--- TASK INPUT ---
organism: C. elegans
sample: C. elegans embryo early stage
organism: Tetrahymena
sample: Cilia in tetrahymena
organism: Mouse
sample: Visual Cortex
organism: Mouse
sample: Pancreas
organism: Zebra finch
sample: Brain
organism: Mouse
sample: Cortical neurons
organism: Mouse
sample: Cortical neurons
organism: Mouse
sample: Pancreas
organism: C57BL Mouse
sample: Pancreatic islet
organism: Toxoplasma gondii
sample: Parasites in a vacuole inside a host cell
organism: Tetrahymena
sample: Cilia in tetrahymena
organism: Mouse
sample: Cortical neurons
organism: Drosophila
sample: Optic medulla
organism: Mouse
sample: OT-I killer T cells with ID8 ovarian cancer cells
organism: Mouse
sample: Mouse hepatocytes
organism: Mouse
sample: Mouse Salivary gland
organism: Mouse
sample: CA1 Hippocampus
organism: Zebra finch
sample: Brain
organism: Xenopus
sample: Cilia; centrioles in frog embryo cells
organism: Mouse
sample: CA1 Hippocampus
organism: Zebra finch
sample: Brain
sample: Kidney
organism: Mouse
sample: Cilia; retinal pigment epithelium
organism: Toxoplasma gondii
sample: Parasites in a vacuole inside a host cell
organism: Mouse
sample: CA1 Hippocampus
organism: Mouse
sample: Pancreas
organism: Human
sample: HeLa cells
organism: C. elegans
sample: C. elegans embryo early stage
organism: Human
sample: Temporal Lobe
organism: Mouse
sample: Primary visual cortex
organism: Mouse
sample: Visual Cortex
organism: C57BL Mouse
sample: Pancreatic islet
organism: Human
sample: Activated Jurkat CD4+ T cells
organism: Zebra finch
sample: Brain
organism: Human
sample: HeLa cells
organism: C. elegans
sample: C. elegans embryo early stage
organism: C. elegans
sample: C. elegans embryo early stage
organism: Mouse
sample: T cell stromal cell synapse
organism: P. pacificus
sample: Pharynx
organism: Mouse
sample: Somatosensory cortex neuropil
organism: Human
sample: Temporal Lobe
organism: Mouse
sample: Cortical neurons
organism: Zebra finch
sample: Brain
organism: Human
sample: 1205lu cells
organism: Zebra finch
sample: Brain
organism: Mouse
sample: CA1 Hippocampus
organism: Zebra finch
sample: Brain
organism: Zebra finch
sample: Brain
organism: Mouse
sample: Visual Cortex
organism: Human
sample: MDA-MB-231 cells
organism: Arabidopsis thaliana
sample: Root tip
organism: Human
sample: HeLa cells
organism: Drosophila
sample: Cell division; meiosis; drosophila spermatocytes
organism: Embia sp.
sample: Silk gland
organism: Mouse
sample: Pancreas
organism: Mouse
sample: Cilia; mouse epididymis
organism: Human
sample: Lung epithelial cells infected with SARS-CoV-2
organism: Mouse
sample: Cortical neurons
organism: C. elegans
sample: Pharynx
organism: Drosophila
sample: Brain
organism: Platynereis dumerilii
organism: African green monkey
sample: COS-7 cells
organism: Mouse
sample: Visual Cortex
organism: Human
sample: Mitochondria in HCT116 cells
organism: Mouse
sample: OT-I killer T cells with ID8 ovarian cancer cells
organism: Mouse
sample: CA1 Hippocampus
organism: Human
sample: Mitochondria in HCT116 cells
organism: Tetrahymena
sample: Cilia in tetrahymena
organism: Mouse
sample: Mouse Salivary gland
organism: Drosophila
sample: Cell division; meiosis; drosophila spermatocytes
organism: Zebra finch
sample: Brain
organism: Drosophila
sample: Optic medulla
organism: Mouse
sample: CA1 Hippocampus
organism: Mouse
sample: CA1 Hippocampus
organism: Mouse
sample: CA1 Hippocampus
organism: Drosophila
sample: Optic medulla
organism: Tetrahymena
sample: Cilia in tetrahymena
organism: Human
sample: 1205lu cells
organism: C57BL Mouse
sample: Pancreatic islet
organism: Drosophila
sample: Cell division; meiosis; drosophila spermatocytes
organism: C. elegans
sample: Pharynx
---
ASSIGNMENT:
Output the data exactly, in full.

RESULT OF THIS EXERCISE:
organism: C. elegans
sample: C. elegans embryo early stage
organism: Tetrahymena
sample: Cilia in tetrahymena
organism: Mouse
sample: Visual Cortex
organism: Mouse
sample: Pancreas
organism: Zebra finch
sample: Brain
organism: Mouse
sample: Cortical neurons
organism: Mouse
sample: Cortical neurons
organism: Mouse
sample: Pancreas
organism: C57BL Mouse
sample: Pancreatic islet
organism: Toxoplasma gondii
sample: Parasites in a vacuole inside a host cell
organism: Tetrahymena
sample: Cilia in tetrahymena
organism: Mouse
sample: Cortical neurons
organism: Drosophila
sample: Optic medulla
organism: Mouse
sample: OT-I killer T cells with ID8 ovarian cancer cells
organism: Mouse
sample: Mouse hepatocytes
organism: Mouse
sample: Mouse Salivary gland
organism: Mouse
sample: CA1 Hippocampus
organism: Zebra finch
sample: Brain
organism: Xenopus
sample: Cilia; centrioles in frog embryo cells
organism: Mouse
sample: CA1 Hippocampus
organism: Zebra finch
sample: Brain
sample: Kidney
organism: Mouse
sample: Cilia; retinal pigment epithelium
organism: Toxoplasma gondii
sample: Parasites in a vacuole inside a host cell
organism: Mouse
sample: CA1 Hippocampus
organism: Mouse
sample: Pancreas
organism: Human
sample: HeLa cells
organism: C. elegans
sample: C. elegans embryo early stage
organism: Human
sample: Temporal Lobe
organism: Mouse
sample: Primary visual cortex
organism: Mouse
sample: Visual Cortex
organism: C57BL Mouse
sample: Pancreatic islet
organism: Human
sample: Activated Jurkat CD4+ T cells
organism: Zebra finch
sample: Brain
organism: Human
sample: HeLa cells
organism: C. elegans
sample: C. elegans embryo early stage
organism: C. elegans
sample: C. elegans embryo early stage
organism: Mouse
sample: T cell stromal cell synapse
organism: P. pacificus
sample: Pharynx
organism: Mouse
sample: Somatosensory cortex neuropil
organism: Human
sample: Temporal Lobe
organism: Mouse
sample: Cortical neurons
organism: Zebra finch
sample: Brain
organism: Human
sample: 1205lu cells
organism: Zebra finch
sample: Brain
organism: Mouse
sample: CA1 Hippocampus
organism: Zebra finch
sample: Brain
organism: Zebra finch
sample: Brain
organism: Mouse
sample: Visual Cortex
organism: Human
sample: MDA-MB-231 cells
organism: Arabidopsis thaliana
sample: Root tip
organism: Human
sample: HeLa cells
organism: Drosophila
sample: Cell division; meiosis; drosophila spermatocytes
organism: Embia sp.
sample: Silk gland
organism: Mouse
sample: Pancreas
organism: Mouse
sample: Cilia; mouse epididymis
organism: Human
sample: Lung epithelial cells infected with SARS-CoV-2
organism: Mouse
sample: Cortical neurons
organism: C. elegans
sample: Pharynx
organism: Drosophila
sample: Brain
organism: Platynereis dumerilii
organism: African green monkey
sample: COS-7 cells
organism: Mouse
sample: Visual Cortex
organism: Human
sample: Mitochondria in HCT116 cells
organism: Mouse
sample: OT-I killer T cells with ID8 ovarian cancer cells
organism: Mouse
sample: CA1 Hippocampus
organism: Human
sample: Mitochondria in HCT116 cells
organism: Tetrahymena
sample: Cilia in tetrahymena
organism: Mouse
sample: Mouse Salivary gland
organism: Drosophila
sample: Cell division; meiosis; drosophila spermatocytes
organism: Zebra finch
sample: Brain
organism: Drosophila
sample: Optic medulla
organism: Mouse
sample: CA1 Hippocampus
organism: Mouse
sample: CA1 Hippocampus
organism: Mouse
sample: CA1 Hippocampus
organism: Drosophila
sample: Optic medulla
organism: Tetrahymena
sample: Cilia in tetrahymena
organism: Human
sample: 1205lu cells
organism: C57BL Mouse
sample: Pancreatic islet
organism: Drosophila
sample: Cell division; meiosis; drosophila spermatocytes
organism: C. elegans
sample: Pharynx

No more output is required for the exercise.